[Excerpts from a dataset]
————
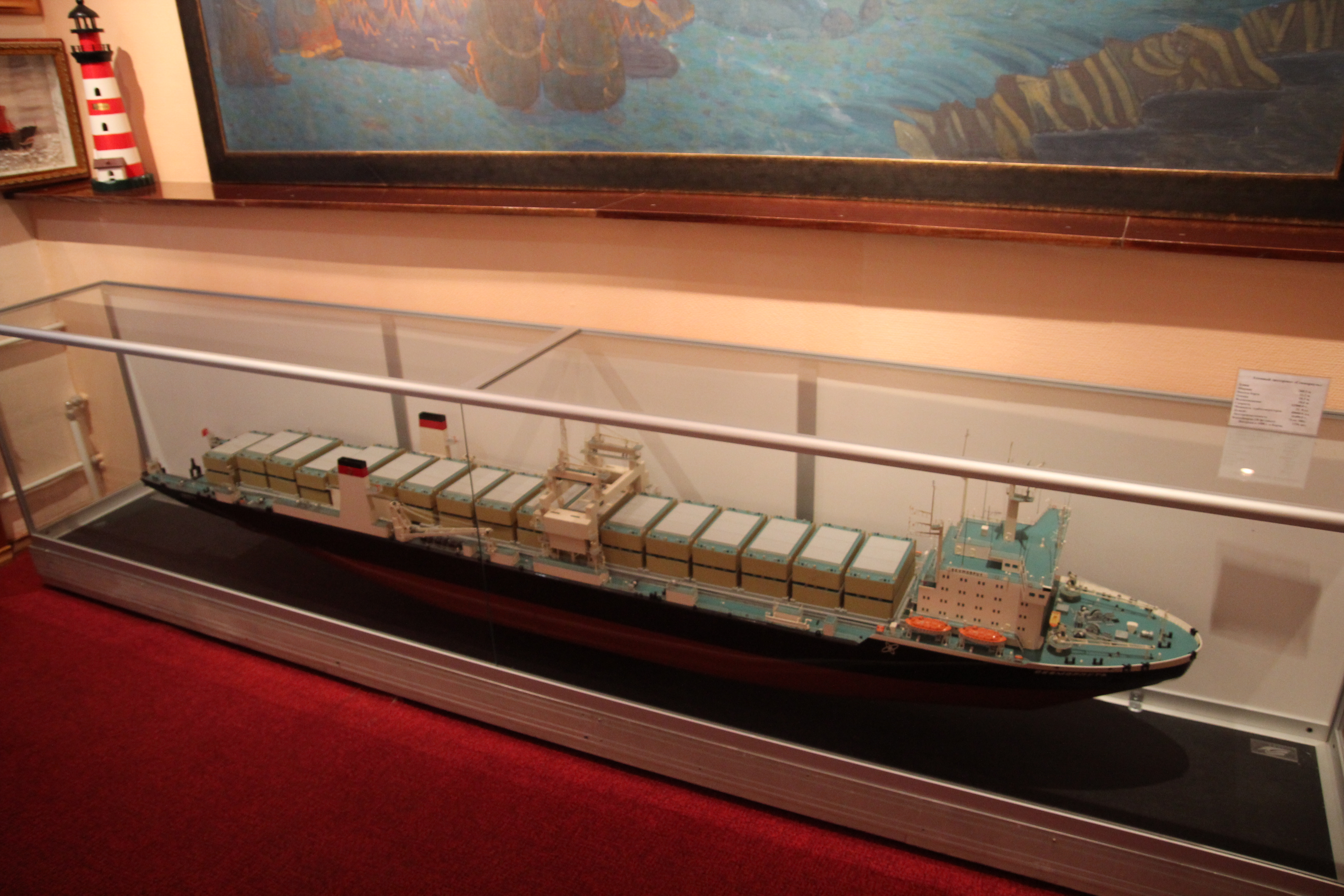 Модель судна Севморпуть
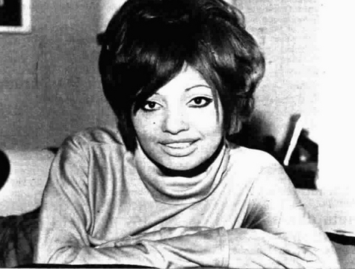 Italian-Eritrean singer Lara Saint Paul
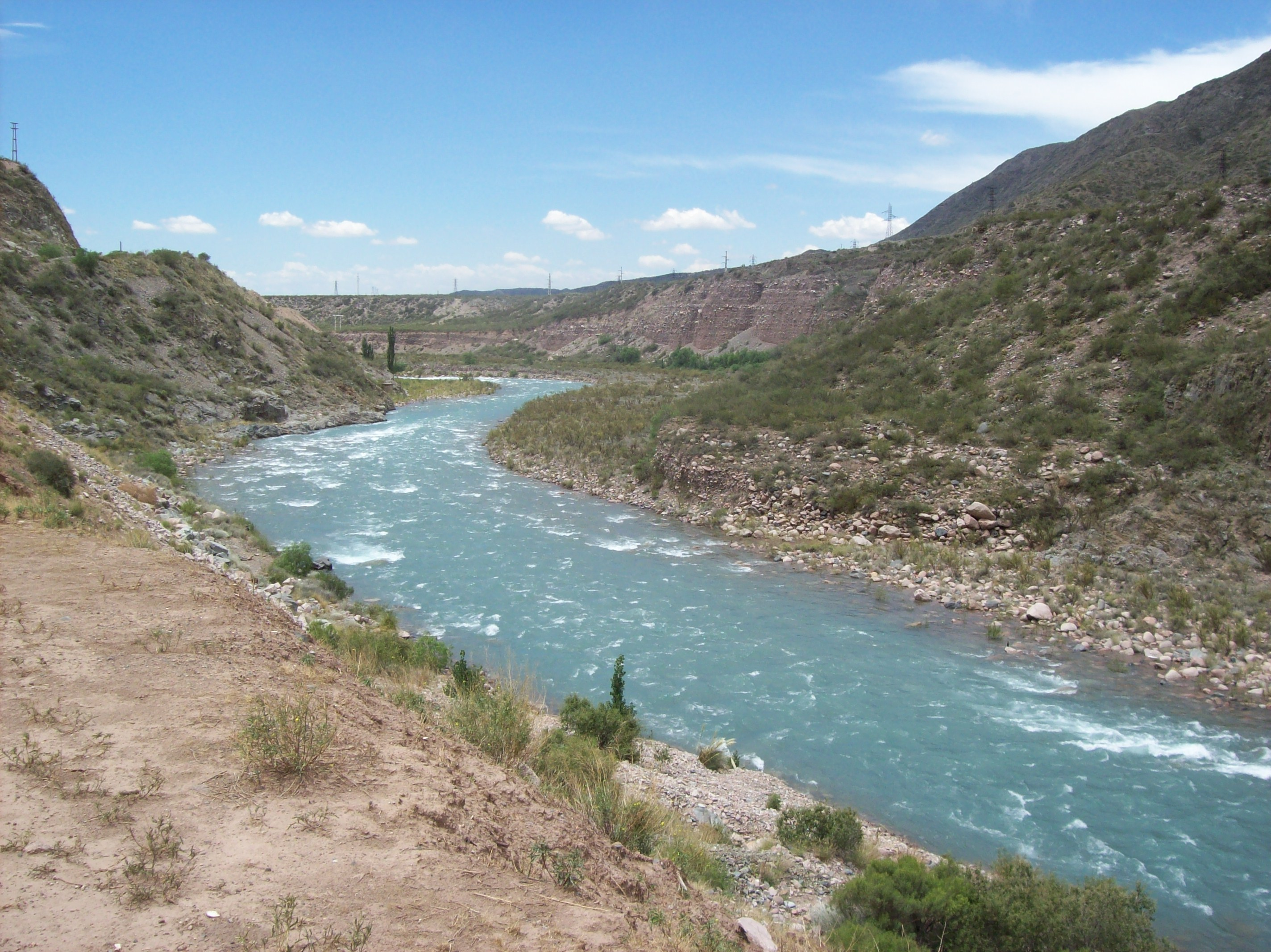 Río Mendoza al Este del túnel clausurado de la Ruta Provincial 82 en el Departamento Las Heras, Mendoza, Argentina.
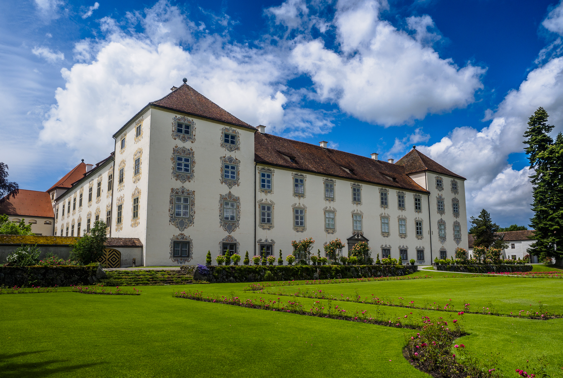 Schloss Zeil bei Leutkirch
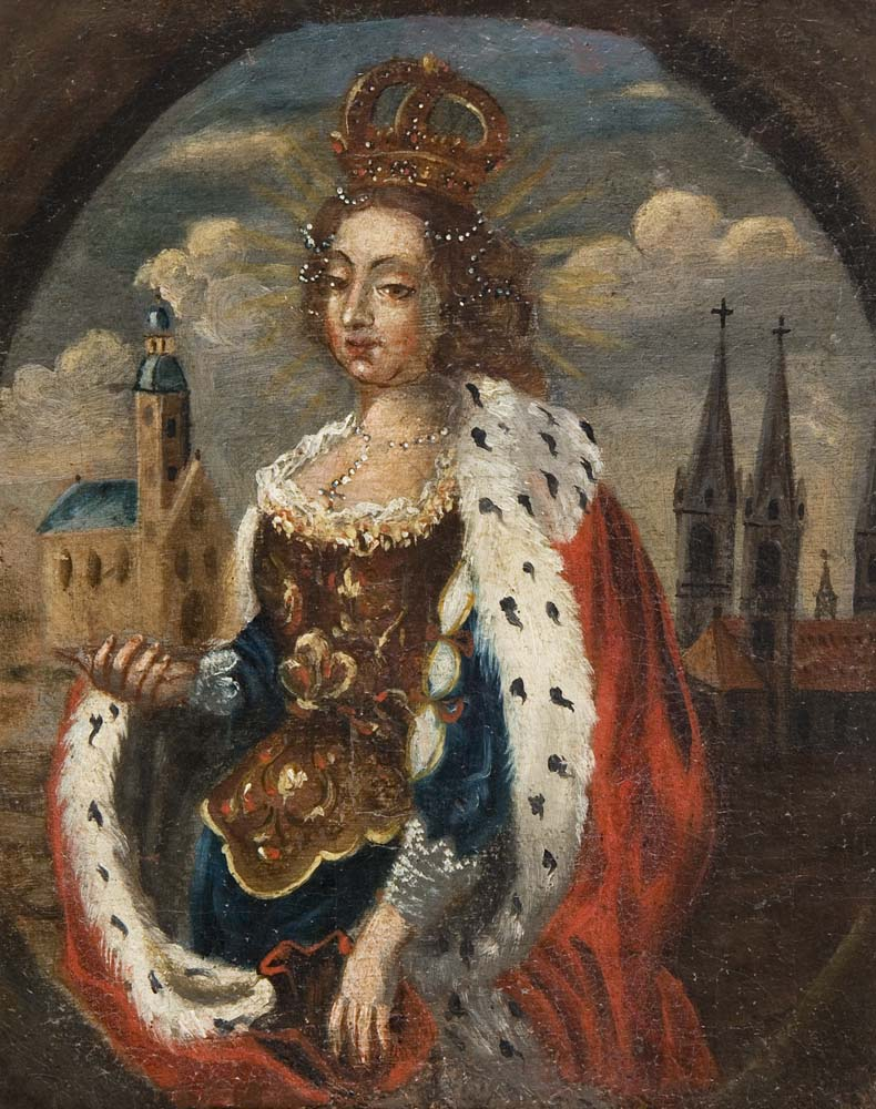 Kunigunde von Luxemburg
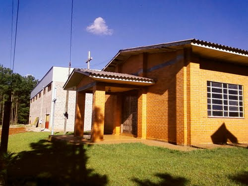 igreja Santa Catarina
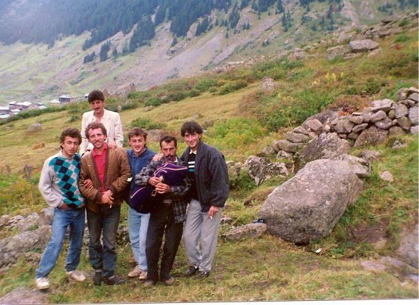 Bir zamanlar Hemşin gençliği tulumla pungarın başında elevit köyü
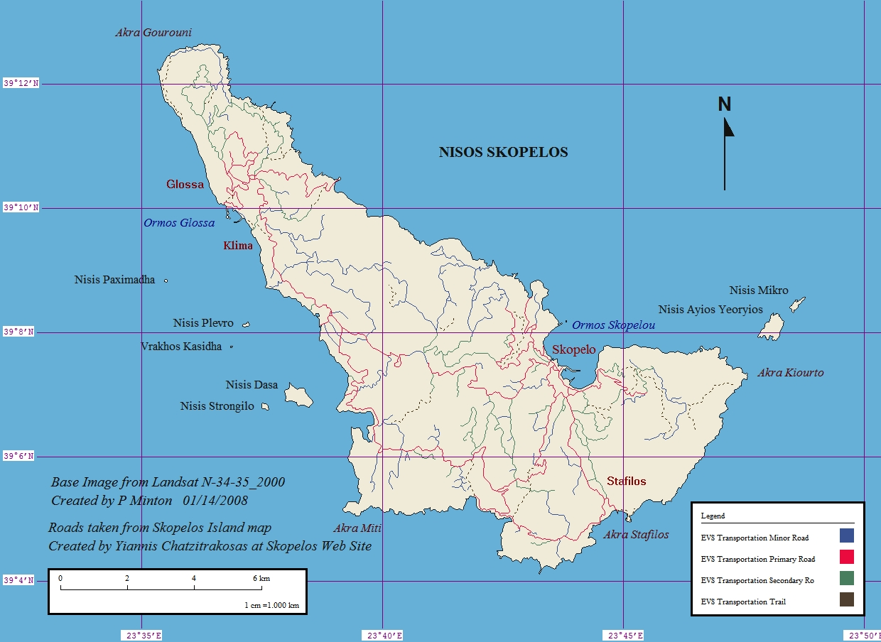 Nisos Skopelos, Sporades Islands, Greece
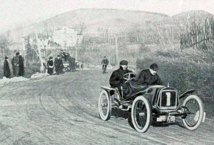 Giosuè Giuppone vainqueur de la Ière Corsa Vetturette Torino en janvier 1908 sur Lion-Peugeot - La Vie au Grand Air du 8 février 1908, p.82
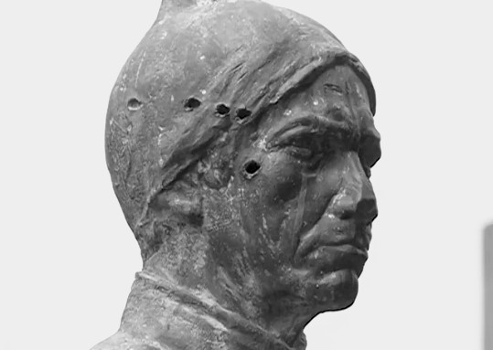 busto santo salazar
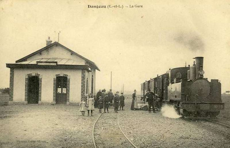 La gare de Dangeau (Tramways d'Eure et Loir). Locomotive n°18 nom "Dangeau" (Corpet Louvet n°1085 de 1907).
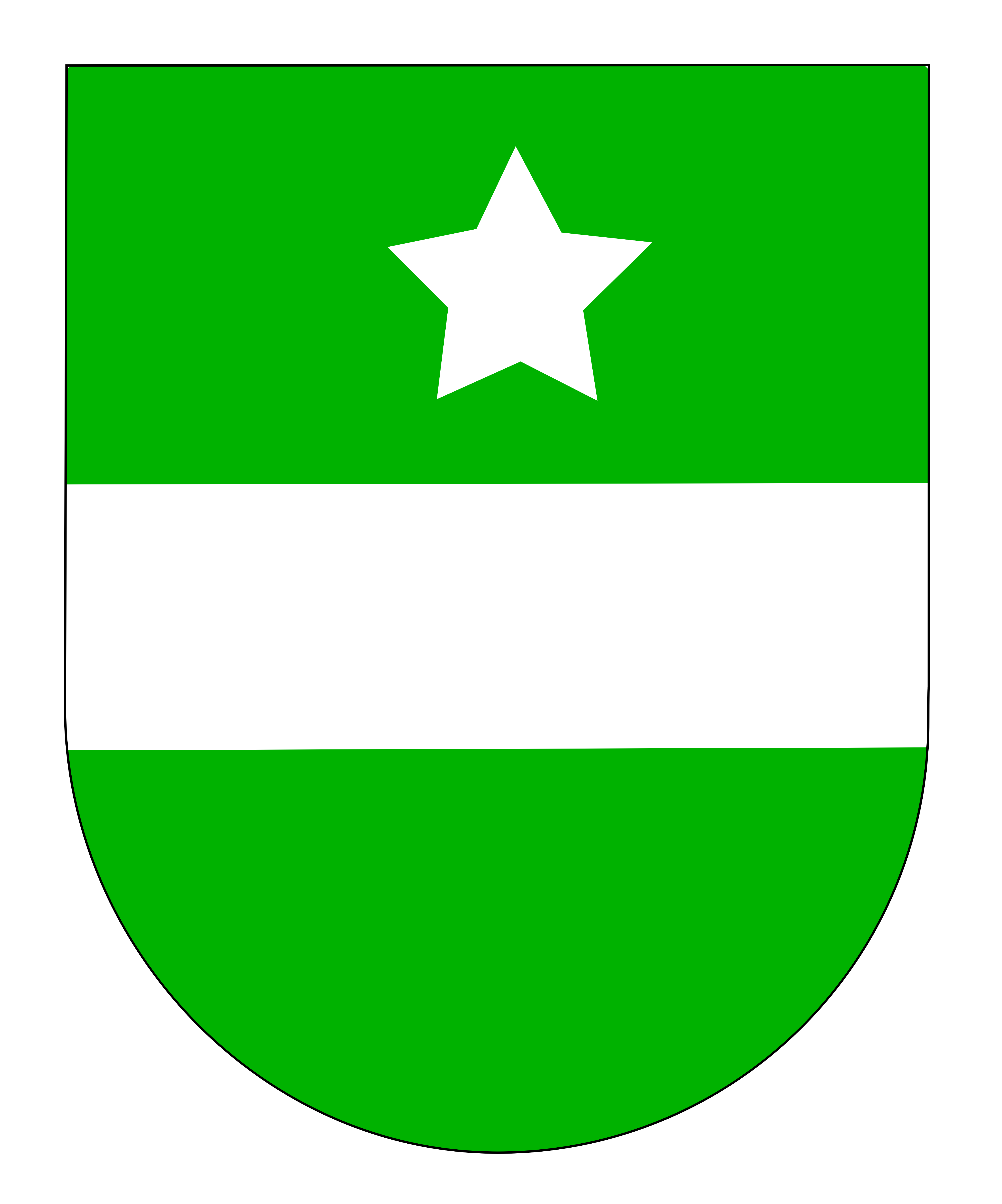 Hyssnas sockenvapen tolkat efter dess blasonering.
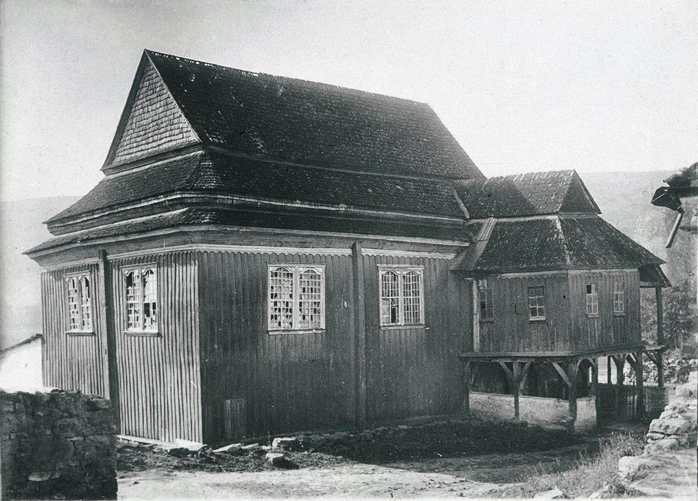 Деревянная синагога в Ярышеве, архивное фото экспедиции П. Жолтовского.
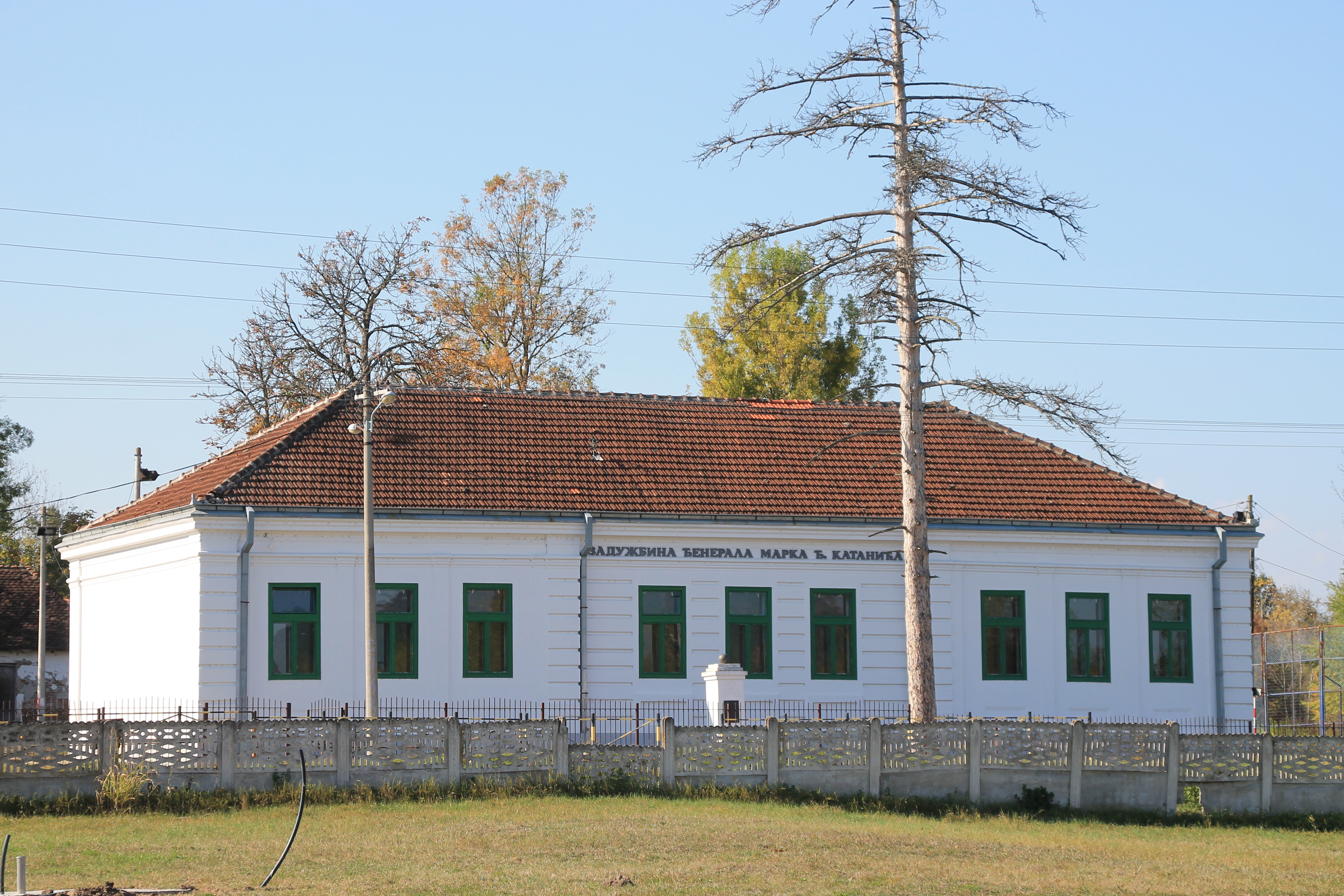 Bresnica (Čačak)
————
▶ [WHAT YOU SHOULD DO]:
Restate word for word only the lines from where the entries begin through the one with "busto santo salazar"; omit the pictures.

▶ [RESPONSE TO THIS EXERCISE]:
 Модель судна Севморпуть
 Italian-Eritrean singer Lara Saint Paul
 Río Mendoza al Este del túnel clausurado de la Ruta Provincial 82 en el Departamento Las Heras, Mendoza, Argentina.
 Schloss Zeil bei Leutkirch
 Kunigunde von Luxemburg
 igreja Santa Catarina
 Bir zamanlar Hemşin gençliği tulumla pungarın başında elevit köyü
 Nisos Skopelos, Sporades Islands, Greece
 Giosuè Giuppone vainqueur de la Ière Corsa Vetturette Torino en janvier 1908 sur Lion-Peugeot - La Vie au Grand Air du 8 février 1908, p.82
 busto santo salazar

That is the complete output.